De la pertinence de la notion de civilisation.
Samuel Huntington
La notion de civilisation est sans doute difficile à saisir, un peu comme le temps de saint Augustin dont tout le monde sait ce qu'il est si personne ne demande sa définition , mais que tout le monde ignore des lors qu'on essaie d'en cerner les contours.
Toutefois, il existe également une réelle mauvaise foi dans la manière dont les intellectuels Francais abordent l'oeuvre de Samuel Huntington. En gros leur reproche est celui-ci : nous ne considérons pas l'idée d'un choc (" clash") des civilisations comme un concept pertinent, donc c'est l'idée même de civilisation qu'il faut attaquer ou "déconstruire". Or c'est là sans doute une démarche naive.
Ainsi dans un article assez creux publié dans le Monde ( 27.12.08), Roger-Pol Droit s'en prenant à l'idée de " choc des civilisations" ( à bon "droit" certes ), croit utile d'attaquer le concept même de civilisation jugé vague et peu adéquat au début de son article, mais tout de même utilisé et même arboré à la fin de son article comme une vieille tante dont on ne parviendrait pas à se debarrasser ( "Comment ne pas remarquer, en effet, que les civilisations, en tout cas toutes les grandes que l'histoire permet de connaître, sont d'abord en conflit avec...
elles-mêmes !"). N'y a-t-il pas de meilleur aveu de la pertinence d'une notion que l'impossibilité même de s'en passer ! Car dire que l'idée d'un choc des civilisations ne va pas de soi, ne ruine en rien le concept de civilisation lui-même !
Dire que " le concept est vague" ne désigne aucunement son inutilité. Bien au contraire. Il est vrai que dans son article RP Droit semble rendre la civilisation synonyme de "société" ou de "culture", ce qui pose de réels problèmes de philosophie politique ( le pire je crois,consistant dans une assimilation du concept de "mentalité" à celui de "civilisation", voir sur ce point RE Nissbett "The geography of thought", free press, 2003) mais enfin comment ne pas prendre acte de la fonctionnalité de la notion tout au moins dans le champ des sciences sociales et de l'histoire ? Ira-t-on jusqu'à prétendre que la chaire d'histoire ( comparée) des civilisations n'est qu 'un espace vide ... de pensée ?
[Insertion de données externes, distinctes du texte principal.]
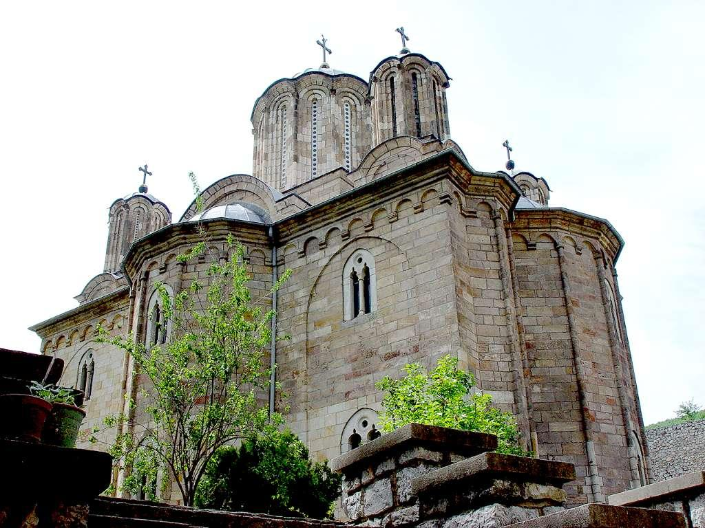 Mansija monastery, near Despotovac, Serbia/Monastère orthodoxe serbe de Manasija, près de Despotovac, Serbie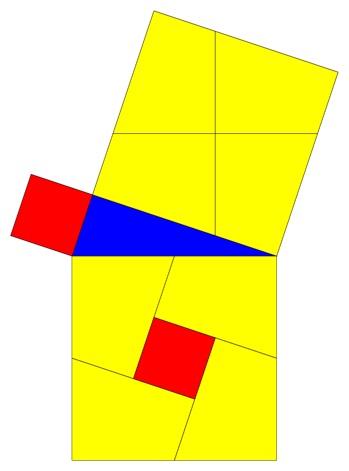 Dimostrazione del teorema di Pitagora trovata dall' matematico e astronomo persiano Abu'l-Wafa nel X secolo a.C. [1] [2] i riscoperta dall' agente di cambio Henry Perigal (en) nel 1872 (trovata nel 1835-1840 [3], pubblicato nel 1872 i anche dopo nel 1891 [4]). BW Insultami 17:21, Lug 11, 2005 (CEST)

Encore une fois, on assiste à un assaut de paroles vides qui ne concernent pas vraiment le problème posé par Huntington au début de son livre. En cela l'hypothèse de Huntington n'est ni celle de Lucien febvre, ni celle de Braudel. La civilisation lui apparait comme un outil méthodique permettant de mieux penser la réalité ( dans l'optique utilitariste qui forme comme l'horizon philosophique de la science politique americaine, "penser" signifie prévoir, annoncer les conflits à venir ou les nouvelles configurations se dessinant ). En pensant "les civilisations", nous nous séparons selon Huntington d'autres lectures comme 1)la lecture unifiante ( celle de Fukuyama qui réduit le divers à l'unique avec son concept de fin de l'histoire ) 2) La lecture duelle ( Celle d'E Said avec le couple "occident" \ "orient" ou encore l'intelligibilité marxiste du monde comme réductio bi-polaire ) 3) la lecture étatique ( ici réside la force de l'hypothèse de Huntington qui voit dans
la philosophie politique quelque chose qui dépasse et de loin l'Etat-Nation, chaque Etat agissant "aussi" en fonction de valeurs et non en fonction d'un intérêt strictement "national") 4) la lecture pessimiste du chaos et de la complexité progressive.
Ainsi, si réponse il y a, elle doit passer par l'examen scrupuleux de ces diverses règles de l'analyse politique et je ne vois malheureusement pas de critique digne de ce nom relevant ce défi dans les différents articles publiés en France. La non-traduction ou traduction différée ou encore le peu d'intérêt pour les débats Huntington -Fukuyama-Said sont sans doute à l'origine de la pauvreté des articles de la presse hexagonale.